• **THE PROBLEM**:
Please output exactly the lines from the one that holds "En klätterställning." through the final line of the data, and nothing else; leave out any pictures.

____________

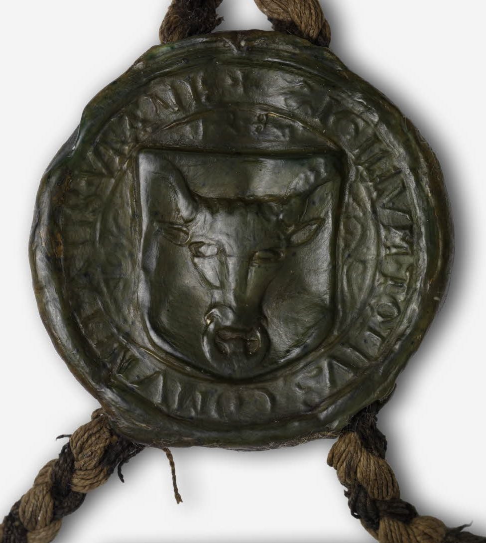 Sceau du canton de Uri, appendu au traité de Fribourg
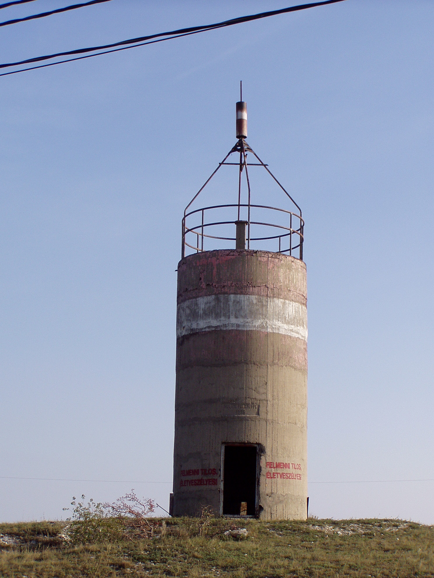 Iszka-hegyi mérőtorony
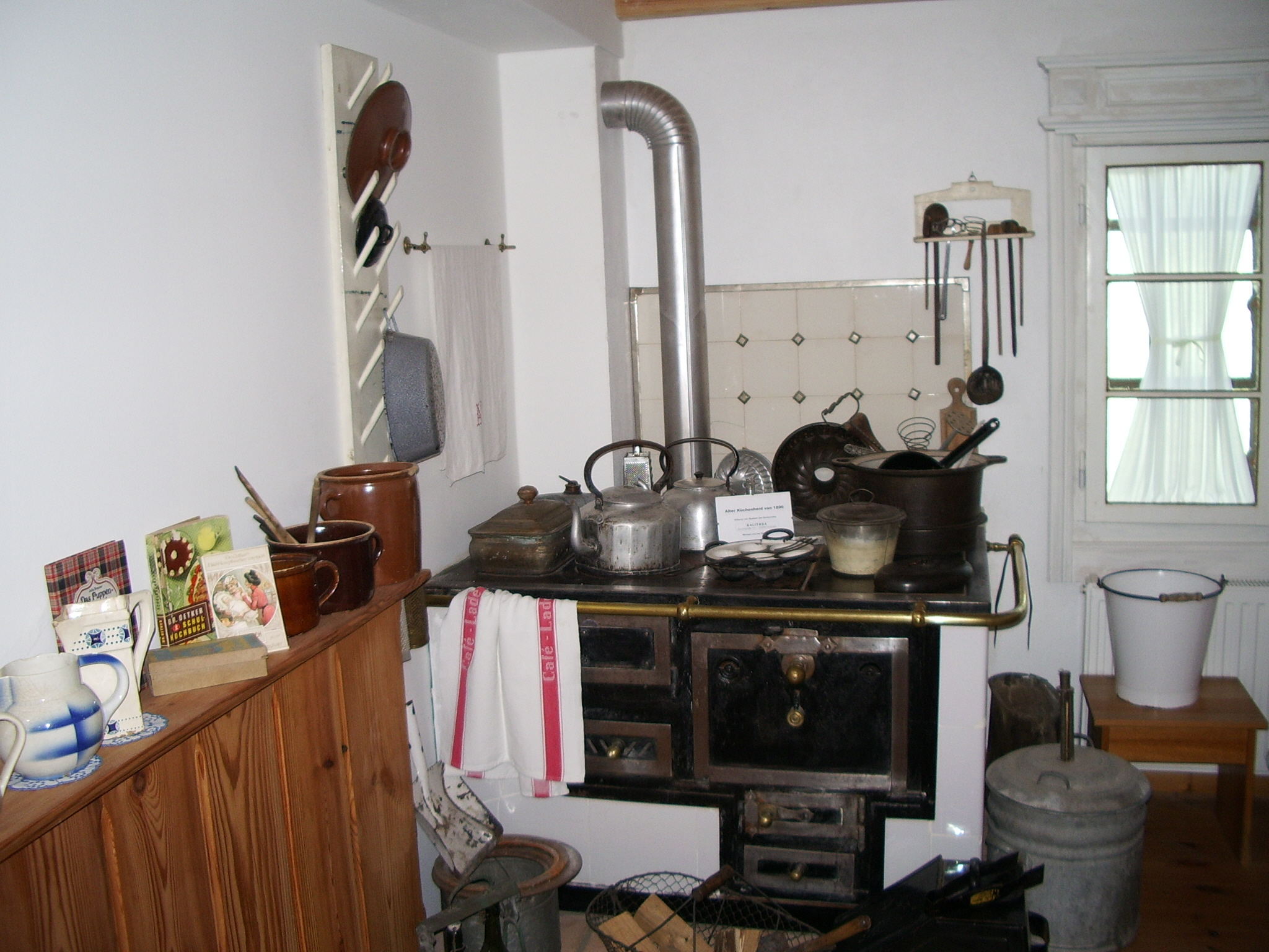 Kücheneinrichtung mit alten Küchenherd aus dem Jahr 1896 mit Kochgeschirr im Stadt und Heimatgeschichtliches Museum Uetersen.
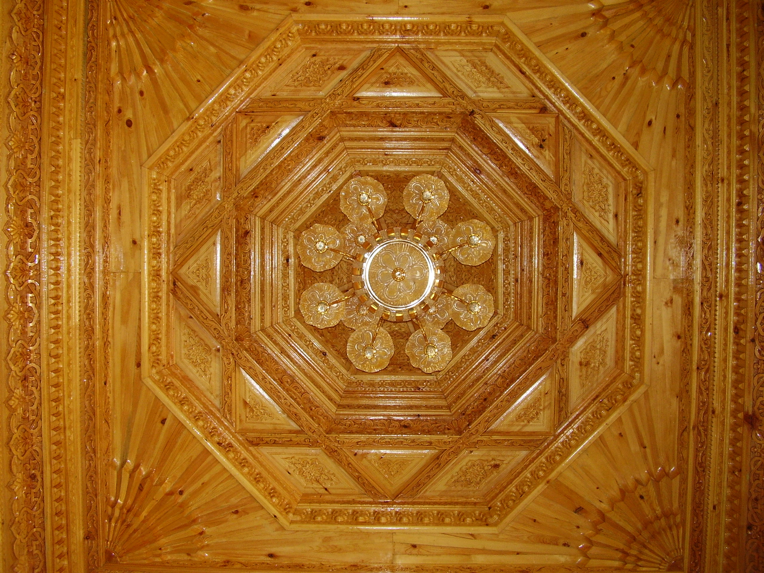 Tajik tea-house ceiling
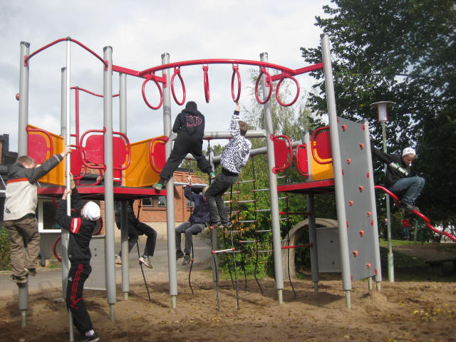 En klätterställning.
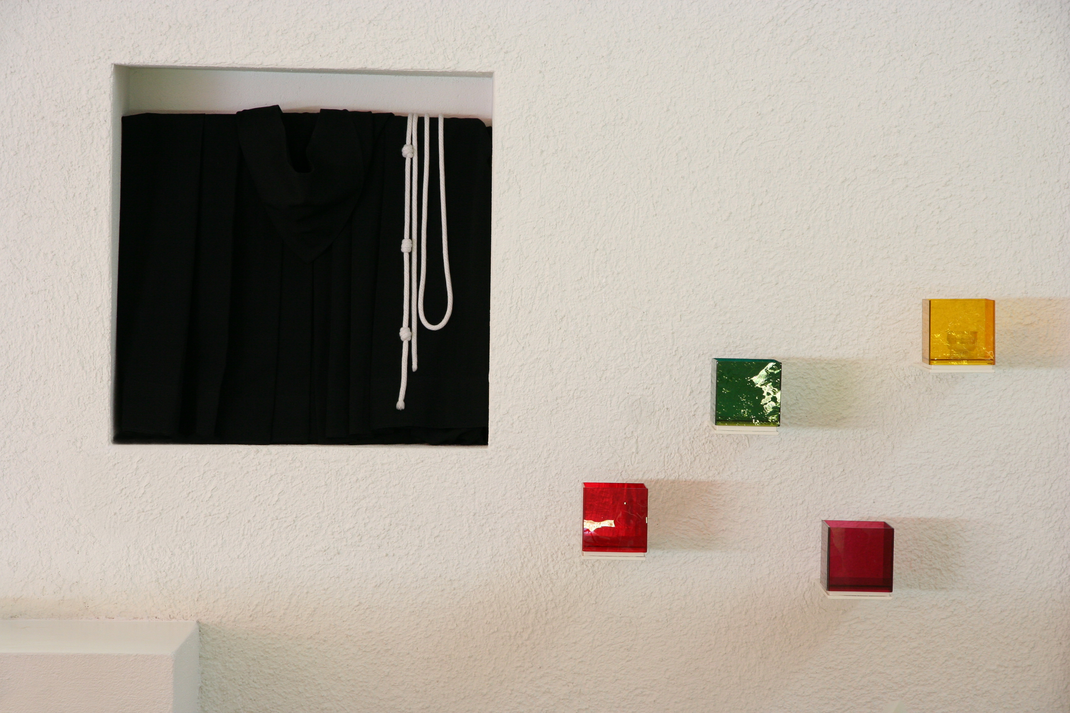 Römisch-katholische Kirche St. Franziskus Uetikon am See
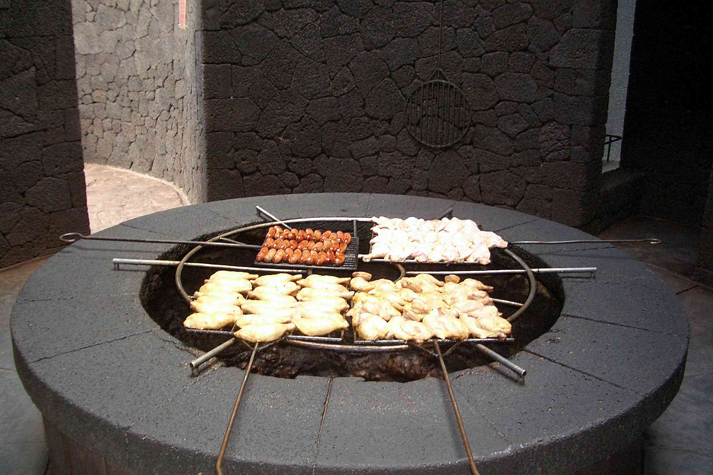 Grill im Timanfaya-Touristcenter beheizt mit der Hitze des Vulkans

____________

• **ANSWER TO THIS PROBLEM**:
 En klätterställning.
 Römisch-katholische Kirche St. Franziskus Uetikon am See
 Grill im Timanfaya-Touristcenter beheizt mit der Hitze des Vulkans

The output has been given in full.